Hey Everyone,
I feel betrayed, used, led astray by a coworker of mine which has left me angry, vengeful, and depressed. I'm not sure how I can handle this and will have to continue working with this coworker for the foreseeable future so I don't really know how i should treat him from here on in.
I should give a little back story; this coworker of mine was hired a little over a half a year ago now. When he came on, I was the one whom trained him the most and taught him all that he needed to know in the job. He was kind of our last pick but my organization was desperate to pick anyone at that point because we already went through two entire hiring committees with no one that anyone wanted to hire for the position so we chose him because we thought he would be trainable. His knowledge in the IT field was very limited and I did everything in my power to help him succeed. During the time when I was training him, I thought that I was making a good connection with him as it seemed to me that he was befriending me. He even gifted me a game on steam as thanks for helping him learn everything that he needed to know and then some. After I had completed his training, he seemed to become much more cold towards me. He was never mean to me or anything but he was defiantly not willing to share even mundane personal things about his life unless i dug. A while ago, i asked him "I might go on a hike in the near future, would you be interested?" At the time he said sure. Every time i would ask him to go however, he would come up with an excuse not to go. I came out to work about me being a MTF transsexual recently and everyone was accepting about it and has respected me just as much as they did before. This individual added me to his steam friend list a while ago and i noticed he was online last night so i texted him. I chose a new name and asked him what he thought of it. He said "I don't have an opinion". I then asked him if I upset him and then he immediately replied with "I don't wish to be your friend and would rather just be coworkers if you don't mind". This flabbergasted me as I thought that i was making good headway on establishing a friendship with this person. I asked him if it was because i was trans and he said "of course not. Our personalities just don't jive". Whatever the <not allowed> that means. I then got into a drawn out conversation with him about being more accepting of people and not just discounting possible friendships because you think that your personalities don't "jive" at work and that I invited him on a hike as a warm up introduction outside of the work setting. He then told me to go ask another coworker to hike.

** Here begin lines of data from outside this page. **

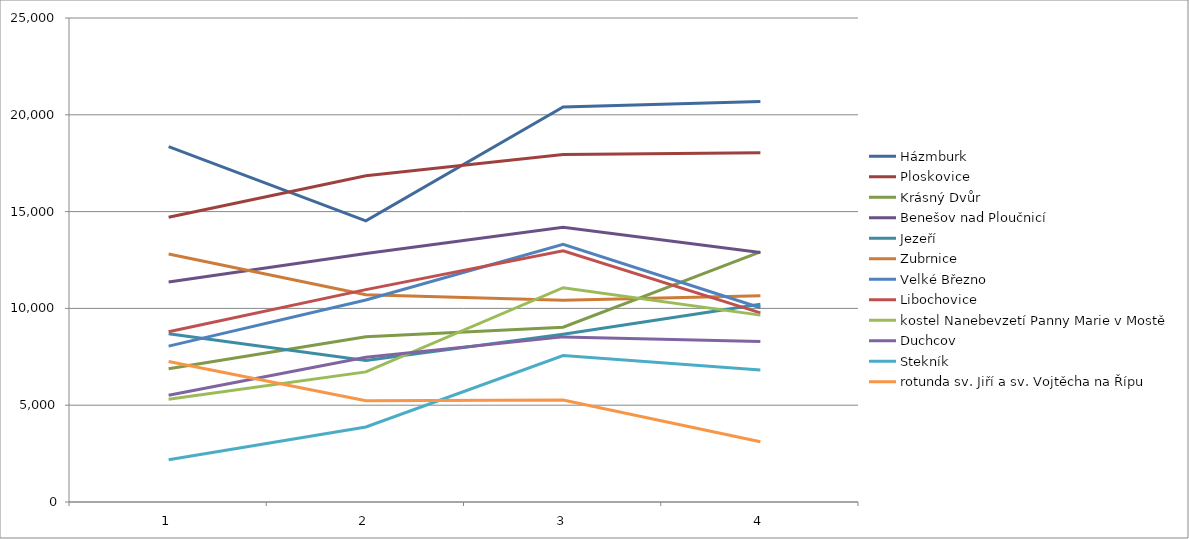
| Category | Házmburk  | Ploskovice  | Krásný Dvůr  | Benešov nad Ploučnicí | Jezeří  | Zubrnice  | Velké Březno  | Libochovice | kostel Nanebevzetí Panny Marie v Mostě | Duchcov | Stekník | rotunda sv. Jiří a sv. Vojtěcha na Řípu |
|---|---|---|---|---|---|---|---|---|---|---|---|---|
| 0 | 18357 | 14708 | 6883 | 11364 | 8691 | 12806 | 8050 | 8790 | 5302 | 5514 | 2186 | 7257 |
| 1 | 14522 | 16855 | 8541 | 12834 | 7310 | 10702 | 10435 | 10970 | 6722 | 7475 | 3874 | 5229 |
| 2 | 20404 | 17953 | 9030 | 14188 | 8666 | 10422 | 13311 | 12971 | 11070 | 8529 | 7566 | 5265 |
| 3 | 20692 | 18042 | 12923 | 12892 | 10215 | 10652 | 10031 | 9772 | 9653 | 8288 | 6817 | 3111 |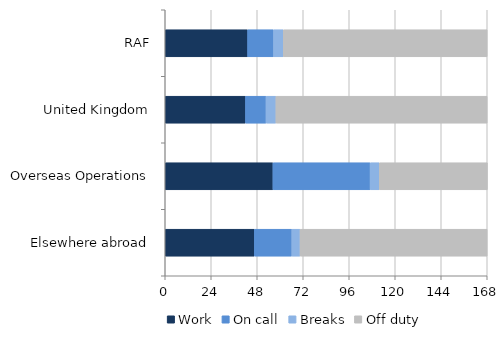
| Category | Work | On call | Breaks | Off duty |
|---|---|---|---|---|
| RAF | 42.993 | 13.531 | 5.086 | 106.375 |
| United Kingdom | 41.891 | 10.718 | 5.162 | 110.207 |
| Overseas Operations | 56.197 | 50.714 | 4.791 | 56.405 |
| Elsewhere abroad | 46.528 | 19.523 | 4.307 | 97.625 |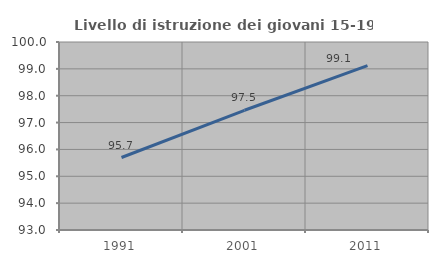
| Category | Livello di istruzione dei giovani 15-19 anni |
|---|---|
| 1991.0 | 95.699 |
| 2001.0 | 97.458 |
| 2011.0 | 99.123 |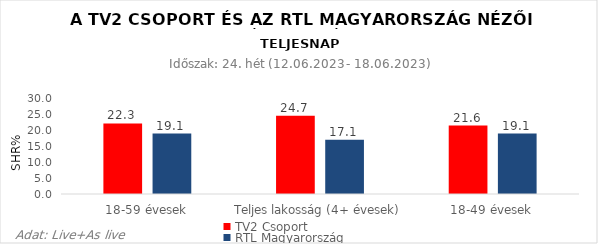
| Category | TV2 Csoport | RTL Magyarország |
|---|---|---|
| 18-59 évesek | 22.3 | 19.1 |
| Teljes lakosság (4+ évesek) | 24.7 | 17.1 |
| 18-49 évesek | 21.6 | 19.1 |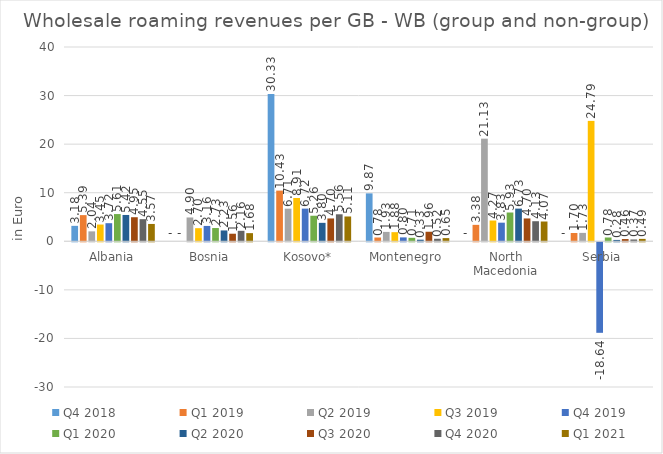
| Category | Q4 2018 | Q1 2019 | Q2 2019 | Q3 2019 | Q4 2019 | Q1 2020 | Q2 2020 | Q3 2020 | Q4 2020 | Q1 2021 |
|---|---|---|---|---|---|---|---|---|---|---|
| Albania | 3.179 | 5.388 | 2.042 | 3.447 | 3.724 | 5.605 | 5.419 | 4.953 | 4.555 | 3.568 |
| Bosnia | 0 | 0 | 4.903 | 2.698 | 3.16 | 2.729 | 2.232 | 1.559 | 2.158 | 1.678 |
| Kosovo* | 30.334 | 10.434 | 6.715 | 8.914 | 6.725 | 5.261 | 3.797 | 4.701 | 5.557 | 5.106 |
| Montenegro | 9.865 | 0.776 | 1.932 | 1.877 | 0.801 | 0.712 | 0.334 | 1.964 | 0.522 | 0.654 |
| North Macedonia | 0 | 3.382 | 21.128 | 4.274 | 3.831 | 5.925 | 6.725 | 4.701 | 4.13 | 4.072 |
| Serbia | 0 | 1.704 | 1.73 | 24.787 | -18.639 | 0.778 | 0.28 | 0.459 | 0.372 | 0.492 |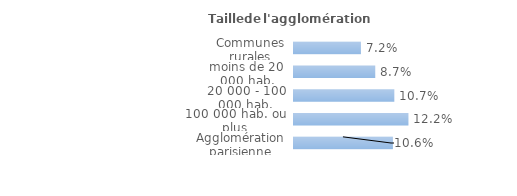
| Category | Series 0 |
|---|---|
| Communes rurales | 0.072 |
| moins de 20 000 hab. | 0.087 |
| 20 000 - 100 000 hab. | 0.107 |
| 100 000 hab. ou plus | 0.122 |
| Agglomération parisienne | 0.106 |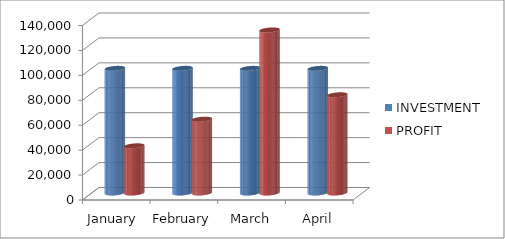
| Category | INVESTMENT  | PROFIT |
|---|---|---|
| January  | 100000 | 37854 |
| February | 100000 | 59215 |
| March | 100000 | 130800 |
| April | 100000 | 78790 |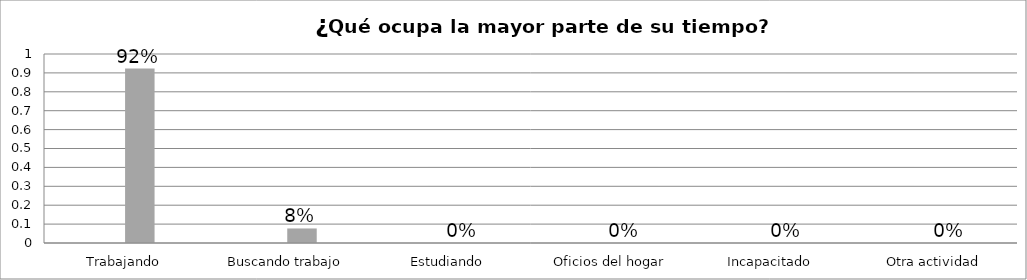
| Category | Series 0 | Series 1 | Series 2 | Series 3 |
|---|---|---|---|---|
| Trabajando |  |  | 0.923 |  |
| Buscando trabajo |  |  | 0.077 |  |
| Estudiando |  |  | 0 |  |
| Oficios del hogar |  |  | 0 |  |
| Incapacitado  |  |  | 0 |  |
| Otra actividad |  |  | 0 |  |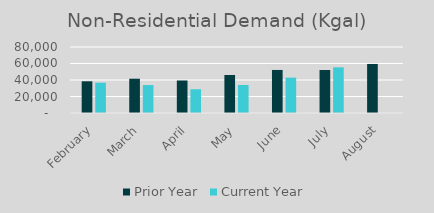
| Category | Prior Year | Current Year |
|---|---|---|
| February | 38439 | 36720 |
| March | 41545 | 33872 |
| April | 39390 | 28794 |
| May | 46068 | 33923 |
| June | 52164 | 42862 |
| July | 52094 | 55350 |
| August | 59449 | 0 |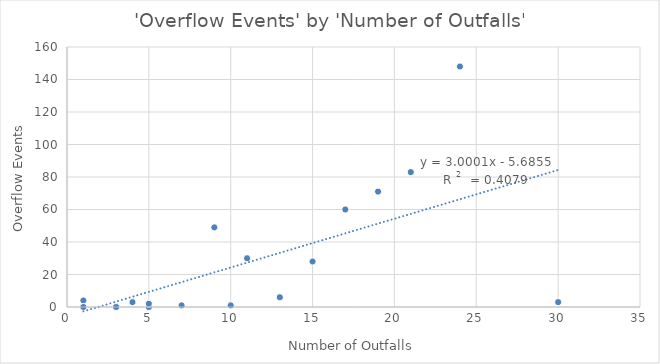
| Category | Series 0 |
|---|---|
| 1.0 | 4 |
| 1.0 | 0 |
| 1.0 | 0 |
| 3.0 | 0 |
| 3.0 | 0 |
| 4.0 | 3 |
| 5.0 | 0 |
| 5.0 | 2 |
| 7.0 | 1 |
| 9.0 | 49 |
| 10.0 | 1 |
| 11.0 | 30 |
| 13.0 | 6 |
| 15.0 | 28 |
| 17.0 | 60 |
| 19.0 | 71 |
| 21.0 | 83 |
| 24.0 | 148 |
| 30.0 | 3 |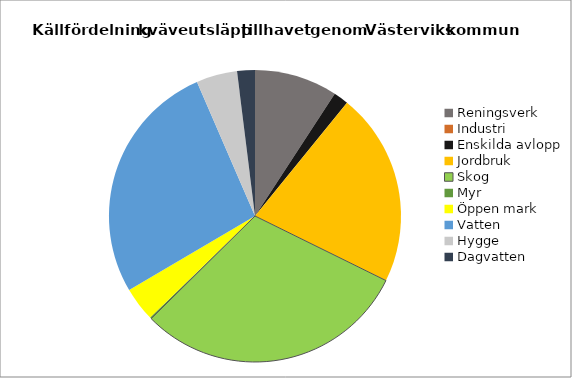
| Category | Series 0 | Series 1 |
|---|---|---|
| Reningsverk | 33744.052 | 0.092 |
| Industri | 0 | 0 |
| Enskilda avlopp | 6055.25 | 0.017 |
| Jordbruk | 78632.75 | 0.214 |
| Skog | 111146.75 | 0.303 |
| Myr | 630.75 | 0.002 |
| Öppen mark | 13867 | 0.038 |
| Vatten | 98881 | 0.27 |
| Hygge | 16632.75 | 0.045 |
| Dagvatten | 7222 | 0.02 |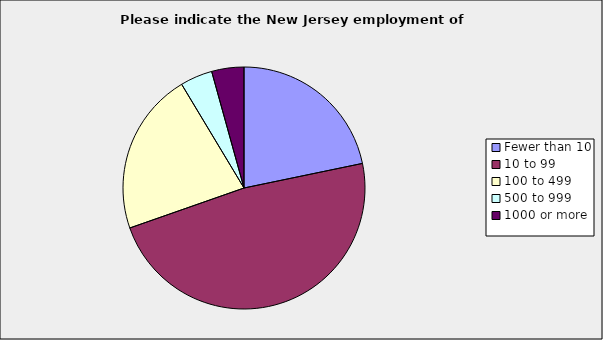
| Category | Series 0 |
|---|---|
| Fewer than 10 | 0.217 |
| 10 to 99 | 0.478 |
| 100 to 499 | 0.217 |
| 500 to 999 | 0.043 |
| 1000 or more | 0.043 |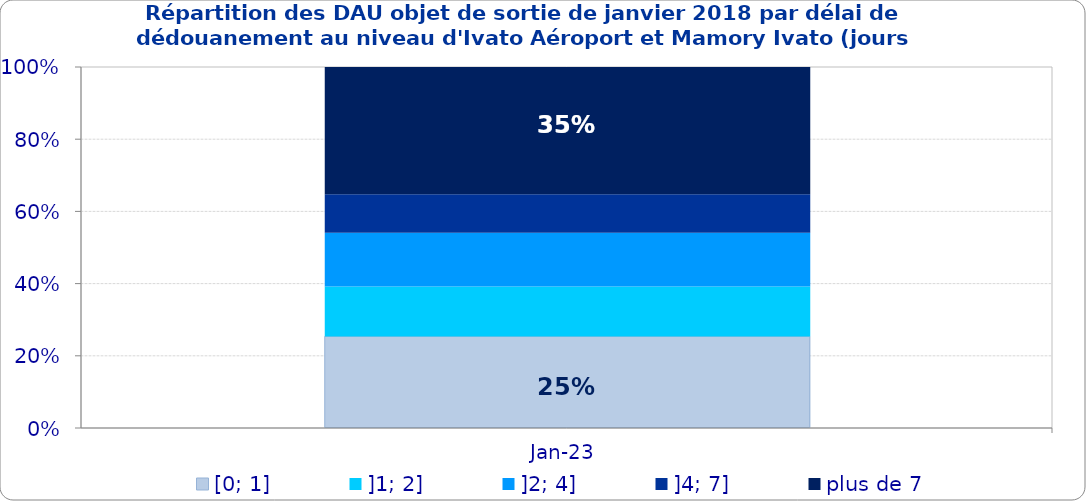
| Category | [0; 1] | ]1; 2] | ]2; 4] | ]4; 7] | plus de 7 |
|---|---|---|---|---|---|
| 2023-01-01 | 0.254 | 0.138 | 0.149 | 0.106 | 0.353 |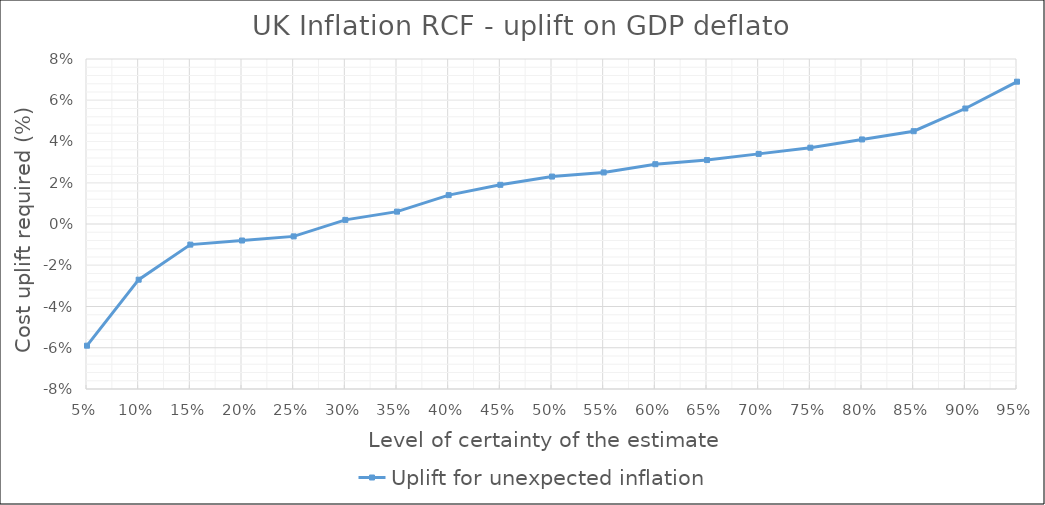
| Category | Uplift for unexpected inflation |
|---|---|
| 0.05 | -0.059 |
| 0.1 | -0.027 |
| 0.15 | -0.01 |
| 0.2 | -0.008 |
| 0.25 | -0.006 |
| 0.3 | 0.002 |
| 0.35 | 0.006 |
| 0.4 | 0.014 |
| 0.45 | 0.019 |
| 0.5 | 0.023 |
| 0.55 | 0.025 |
| 0.6 | 0.029 |
| 0.65 | 0.031 |
| 0.7 | 0.034 |
| 0.75 | 0.037 |
| 0.8 | 0.041 |
| 0.85 | 0.045 |
| 0.9 | 0.056 |
| 0.95 | 0.069 |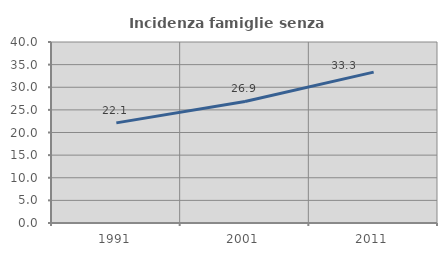
| Category | Incidenza famiglie senza nuclei |
|---|---|
| 1991.0 | 22.127 |
| 2001.0 | 26.854 |
| 2011.0 | 33.342 |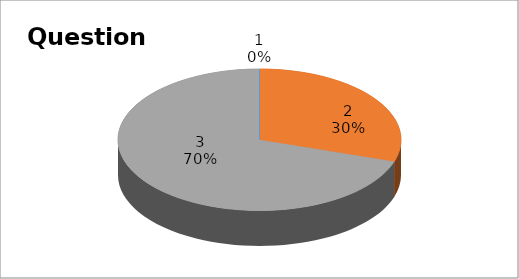
| Category | Series 0 |
|---|---|
| 0 | 0 |
| 1 | 3 |
| 2 | 7 |

I'm just SO UPSET right now about all of this. My work environment is nice to be in for the most part but everyone is very professional with each other and there are not many friendships formed here. It makes it hard for me because I see at least one coworker making friends with at least one other coworker but I don't have anyone like that. I just feel so used that this person led me to believe that he was my friend for almost half a year and then to say something awful like this. I've been kinda giving him extra help and guidance during work as I'm very skilled in my field and hes just lucky to be in this position. I don't know how to treat him now. I definitely will stop trying to make small conversation with him at work but i just don't know.....I feel just so lost right now....
Its just so hard to think at work right now with all of these feeling boiling inside of me.